To help reduce a $3.9 million deficit last year, the Board of Supervisors and School Board lowered 2 percent raises for employees to 1 percent, which saved the schools $1.1 million.

To learn about additional ways to finance capital projects, supervisors discussed a variety of bond options and service districts. Under a general obligation bond, for example, a project or a group of projects go to the public for a referendum vote. Assistant county executive Bill Letteri encouraged the board to examine how other localities engage in securing bonds.

Localities also can create service districts by ordinance, Alshouse said.

“It’s usually an added service, or a higher level of service,” Letteri said, noting that the move wouldn’t provide benefit for the entire county.

“You can only provide additional or more complete or more timely services within those boundaries,” Alshouse said, noting that some communities use them for economic development areas or sidewalk projects, amongst other uses.

“Then you levy the tax on the value of the property within the district,” Alshouse added.

Supervisors Jane Dittmar said that she heard support for service districts during her recent town hall meetings.

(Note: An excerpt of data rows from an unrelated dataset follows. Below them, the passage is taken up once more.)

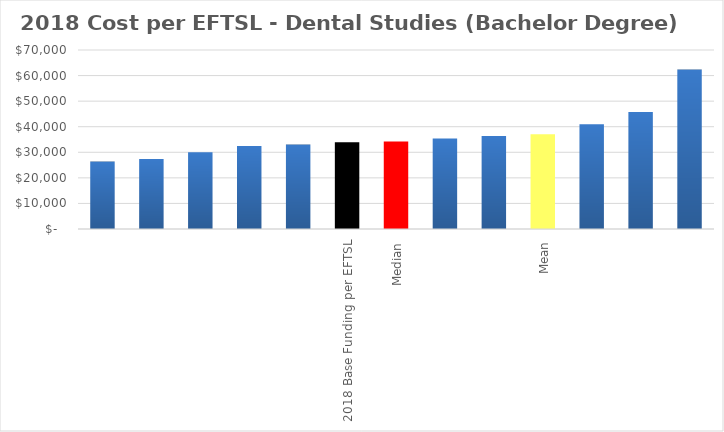
| Category | Series 0 |
|---|---|
|  | 26379.195 |
|  | 27379.735 |
|  | 30015.776 |
|  | 32446.35 |
|  | 33008.53 |
| 2018 Base Funding per EFTSL | 33905 |
| Median | 34210.199 |
|  | 35411.868 |
|  | 36393.211 |
| Mean | 37008.959 |

Supervisors Diantha McKeel, Ann H. Mallek, Liz Palmer and Dittmar all said most of the comments they’ve heard during their town hall meetings concern the school division’s growing enrollment and increasing public safety.

From fiscal year 2009 to fiscal year 2015, Albemarle’s budget shrank by almost 3.5 percent, from $333.7 million to $322.5 million. During that same period, school enrollment grew 4.2 percent, from 12,531 students to 13,075 students. Additionally, Albemarle saw more than 4,600 new dwelling units constructed between 2005 and 2012, with most of those rising in the urban area.

The Board of Supervisors last year increased real estate taxes by 3.3 cents, which brought the tax rate to 79 cents per $100 of assessed value. Within that 3.3 cents, seven-tenths of a penny was carved out for mandates to improve water quality in the Chesapeake Bay watershed. The school division received nine-tenths of a penny, and 1.7 cents were directed toward the capital improvement program and other local government needs.

The Board of Supervisors and the Albemarle School Board plan to meet jointly Dec. 10, at which time the supervisors are scheduled to adopt the five-year plan.